I think this process should be of interest to our readers and I'm sure that authors hoping for a review will get something out of it as well.
Last night, as I discarded the twenty-eighth Amazon book sample in a row chosen from Big Al’s list of submitted works, I despaired of ever finding another story I could commit to reading.
“Why is it so hard?” I mumbled.
“Go to sleep,” my wife grunted.
So I laid down my Kindle and turned off the light, but sleep didn’t come. Instead, my question churned and bounced, “Why am I struggling to find a book I want to read?”
And an odd thought occurred to me. Like every wanna-be novelist, I cringe at the hurdles the traditional publishing world places between me and my potential reading audience: A 250-word query letter, or if I’m lucky, the first five or ten double-spaced pages of my story will be read. And based on that tiny sample, a masterpiece of modern literature will probably be discarded like a piece of trash. Never mind that I spent twelve months writing and rewriting my opus. And don’t even think of sending in a genre that the agent or publisher isn’t looking for—gasp, horror!

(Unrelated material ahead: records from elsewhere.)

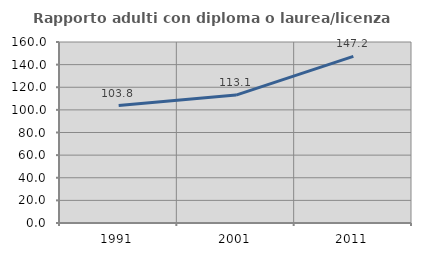
| Category | Rapporto adulti con diploma o laurea/licenza media  |
|---|---|
| 1991.0 | 103.774 |
| 2001.0 | 113.084 |
| 2011.0 | 147.244 |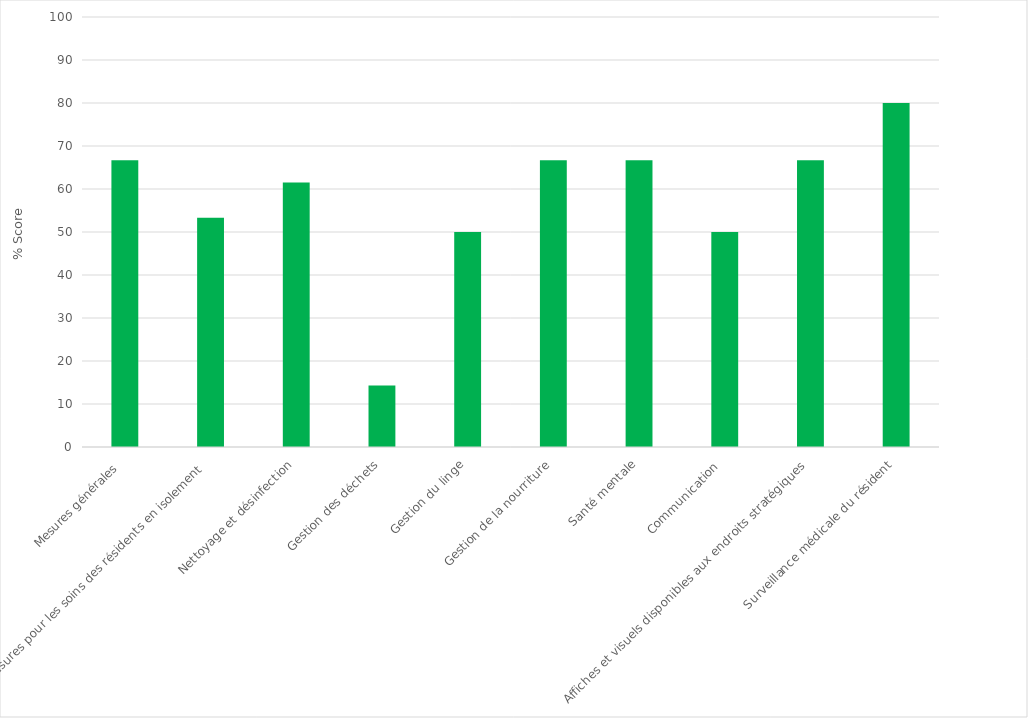
| Category | Series 0 |
|---|---|
| Mesures générales  | 66.667 |
| Mesures pour les soins des résidents en isolement  | 53.333 |
| Nettoyage et désinfection | 61.538 |
| Gestion des déchets | 14.286 |
| Gestion du linge | 50 |
| Gestion de la nourriture | 66.667 |
| Santé mentale | 66.667 |
| Communication  | 50 |
| Affiches et visuels disponibles aux endroits stratégiques | 66.667 |
| Surveillance médicale du résident | 80 |

Well, what goes around comes around. As a reviewer for Books & Pals, I’m faced with a ‘slush pile’ of fifteen hundred titles. I’m the one who has to choose which of these works of art I’m willing to commit eight or ten hours to. And wadda-ya-know I’m using many of the same criteria the dreaded, unfeeling, mean agents use.
Al tells me about one in four of the books submitted to the site get read and reviewed. Authors who’ve read some of my reviews might wonder if they even want to be picked! So, if you do, or equally, if you don’t, here’s my current selection process.
I maintain Al’s to-be-read -list in a spreadsheet in ascending submission date sequence. So the oldest titles get the first crack of the whip. That only seems fair. I select by genre. My genre tastes are varied, but there are some I won’t read:
Religious fiction—I think it’s a ridiculous category—do only religious people read religious fiction? I mean, do I have to be a hobbit to read Lord of The Rings?
YA or children’s books—I’m grown up now, and my grandkids don’t live close enough for me to pick books for them (they probably wouldn’t listen anyway). I don’t understand young people enough to judge the language level or story arc acceptable to young adults (although I do find them useful for programming phones and TV remotes).
Horror—I’m chicken, and I read at night, but mostly because I’m chicken.
Time travel—it hurts my brain to work out what can and can’t happen, and for some reason I can’t suspend disbelief over traveling back and forward in time. Quite an oddity when you consider the many less feasible ideas I have no problem with, but, heh, we’re all different.
Short Story Collections—Shorts are a different animal from novels, with different constructs. I don’t intend to write shorts, and one of my objectives in reading and reviewing other authors is to learn and improve my craft. That’s right, you heard me, I’m self-serving.
These criteria are personal choices, but they help to narrow the field. Once I have a candidate, I copy and paste the title and author into the Amazon search field and click.
I read the blurb. If there’s a grammatical error, or typo, or multiple adverbs, I go back to the list. Staggering, but this is not an uncommon occurrence.
If the author has managed a grammatically correct blurb, I check the word count. I don’t attempt anything over 100,000 words. Really? Come on. Once you’re an established author like, say, Mr. King, feel free to slap as many words down as you wish, but as a newbie don’t spare that red pen. I may miss a few gems, but I’d warrant not many (and I save hours).
If the blurb sounds interesting, I eyeball the review count and star-spread (on the Amazon bar-chart). If the book has some three or two-star reviews, I’ll click on one or two, not to see if they liked the tale, but to see if the reviewer found some of my red flags and saved me time (more on this later). If not, I’ll download the sample and return to the list, repeating the process until I have six or seven candidates.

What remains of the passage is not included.